I’ve played for more than ten years, every weekend when Kansas City had good video poker, less now that we have to do our play in St. Louis, Tunica and Las Vegas. I’ve had two dealt royals in that time and strangely they both happened about six months apart in a year where we were not playing every weekend. I’ve never had a drawn royal. I know the odds of being dealt a royal are about one every 650,000 hands. I’ve always had trouble working out probability problems. How would you calculate how many hands on average for a drawn royal? I think it would be the probability of being dealt no hold cards times 650,000, but I don’t know how to calculate the probability of being dealt no hold cards.

Re: Odds of making a royal through throwing all five cards away on the flop.

This is not an easy calculation for me because of variables. And I’m not known for trying to come up with proper equations when I have no financial incentive. So I can ball park the thing pretty easy but won’t attempt to zero in.

At 9/6 Jacks the game stats show 84,360 combinations out of 2,598,960 where you will throw away all five cards. Thats a frequency of 30.81 games.

With 47 cards left in the deck there are 1,533,939 possible combinations (47X46X45X44X43/5X4X3X2X1).
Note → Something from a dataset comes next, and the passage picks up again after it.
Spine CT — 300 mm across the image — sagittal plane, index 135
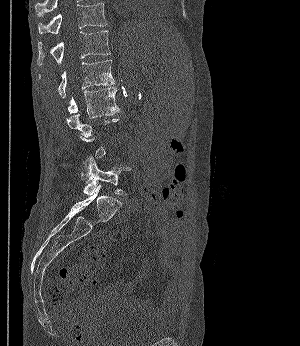
Each vertebra is boxed only on the slices from the first to the last where its cross-section reaches a third of its largest, so a slice outside that range leaves it unboxed.
<vertebrae><v name="T11" x1="38" y1="3" x2="106" y2="34"/><v name="T12" x1="37" y1="30" x2="110" y2="65"/><v name="L1" x1="39" y1="59" x2="114" y2="98"/><v name="L2" x1="68" y1="87" x2="121" y2="118"/><v name="L5" x1="83" y1="154" x2="131" y2="195"/></vertebrae>

The problem from here on out is probably over 50% of the time the five card hand you throw away will have a ten in it. Which means there will be only 3 possible royals remaining in the deck. I’m going to go with 55%.

1,533,939/3 = 511,313
1,533,939/4 = 383,485

So 55% of the time it will be 30.81 X 511,313 = 15,753,553

And 45% of the time it will be 30.81 X 383,485 = 11,815,172

Averaging it together I come up with a frequency of 13,981,282. So you could say 1 in 14 million hands. No wonder it took me so long to hit one.

This is my take on it but I’m just an amateur mathematician. I’ll leave it up to better mathematicians to zero in on the frequency.